The decisions as to the right of an agent to sue under a contract, made in the name of an avowed principal, when the agent is in fact the contracting party, are not numerous, but they uniformly establish his right to maintain a suit, where the knowledge of his true position is communicated to the other party prior to the completion of the contract. Raynor v. Grote, 15 M. W. 365; Bickerton v. Burrell, 5 M. S. 383, 387; Story on Agency, sec. 406; 1 Am. Eng. Ency. Law, 1165; Schmalz v. Avery, 20 L.J.Q.B. 228; Hyman v. Ijams, 56 Md. 470.

Woodyatt on Agency, a very recent authority, page 106, says: "An agent is exclusively entitled and liable upon a contract who, though describing himself as an agent, but without naming a principal, is in reality himself a principal, and it seems that even though the professing agent names a principal, he will still be exclusively entitled to sue and be liable, if the other party, though knowing who the real principal is, nevertheless partly performs or accepts part performance of the contract."

There are numerous cases in which third parties, strangers to the contract, are allowed to bring a suit in their own name, when the defendant has had notice of the assignment of the contract and its performance by the new party, and has assented to the same. These cases are certainly analogous to the case at bar, for if the circumstances are sufficient to allow an entire stranger to a contract to bring suit on the same, a fortiori must such right accrue to an agent who simply exceeded his authority in making the contract. Hand v. Evans Marble Co., 88 Md. 226; Eastern Ad. Co. v. McGaw, 89 Md. 88.

In Mudge v. Oliver, 1 Allen, 74, the defendant purchased goods at a shop which had been occupied by a person who owed him, under the supposition that he was dealing with his debtor. The defendant did not know of the change of ownership until after he had purchased the goods in controversy and sent them from the shop, but he was informed of it before he had left the shop himself. The Court said: "The fact that the defendant was, when making the purchase, ignorant of the transfer of the same by the former owner to the plaintiff, even if it might have furnished a justification for returning the goods and rescinding the contract, had he chosen to do so, upon that fact being made known to him, cannot now avail him as a defense. Having been fully informed of the transfer, and on whose account the goods were sold to him, before he left the shop on the occasion of making the purchase, although after the delivery of the goods, the defendant, by retaining the goods after he was thus informed as to his vendor, must be held to have recognized the plaintiff as his vendor and be held to make payment to him therefor."

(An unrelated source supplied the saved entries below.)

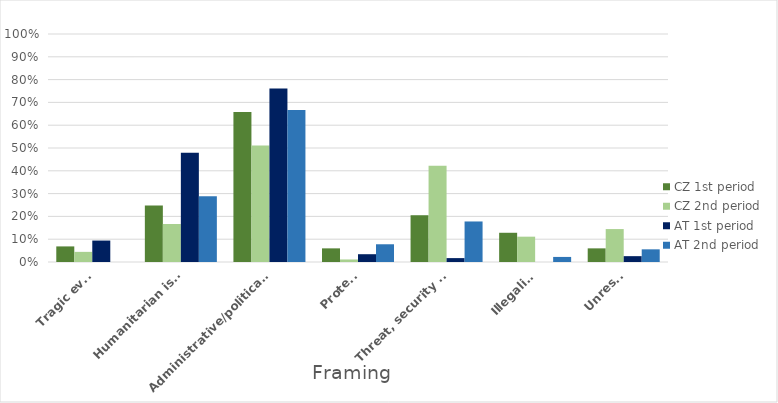
| Category | CZ 1st period | CZ 2nd period | AT 1st period | AT 2nd period |
|---|---|---|---|---|
| Tragic event | 0.068 | 0.044 | 0.094 | 0 |
| Humanitarian issue | 0.248 | 0.167 | 0.479 | 0.289 |
| Administrative/political issue | 0.658 | 0.511 | 0.761 | 0.667 |
| Protests | 0.06 | 0.011 | 0.034 | 0.078 |
| Threat, security risk | 0.205 | 0.422 | 0.017 | 0.178 |
| Illegality | 0.128 | 0.111 | 0 | 0.022 |
| Unrests | 0.06 | 0.144 | 0.026 | 0.056 |
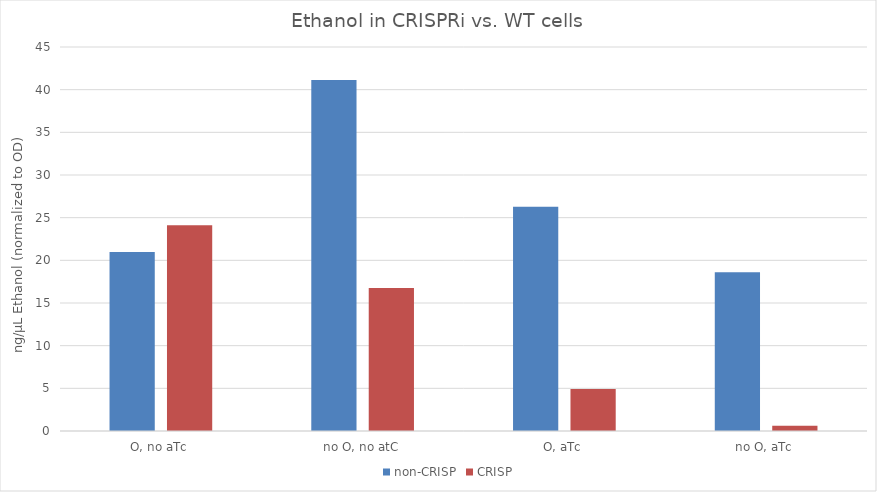
| Category | non-CRISP | CRISP |
|---|---|---|
| O, no aTc | 20.972 | 24.113 |
| no O, no atC | 41.133 | 16.748 |
| O, aTc | 26.291 | 4.926 |
| no O, aTc | 18.611 | 0.606 |

In Orcutt v. Nelson, 1 Gray, 536, 542, the Court says: "Independently of those facts, it is the case of a country merchant sending an order for goods to a person supposed to be in business; but in consequence of a change, the order is executed by another person. Upon this alone the defendant would not have been bound, because he had made no proposal to the plaintiff, and he had a right to decide for himself with whom he would deal. But on being notified of this change, he assents to it and ratifies it; such ratification relates to the original order, and gives it the same effect as if originally addressed to him." See also Mitchell v. Lapage, Holt, N.P. 253, where the broker made a mistake in the contract in describing the principals for whom he had acted, but the defendant had notice of the names of the real principles at the time of the arrival of the goods and afterwards treated the contract as subsisting.

D.K. Este Fisher, for the appellee, submitted the cause on his brief.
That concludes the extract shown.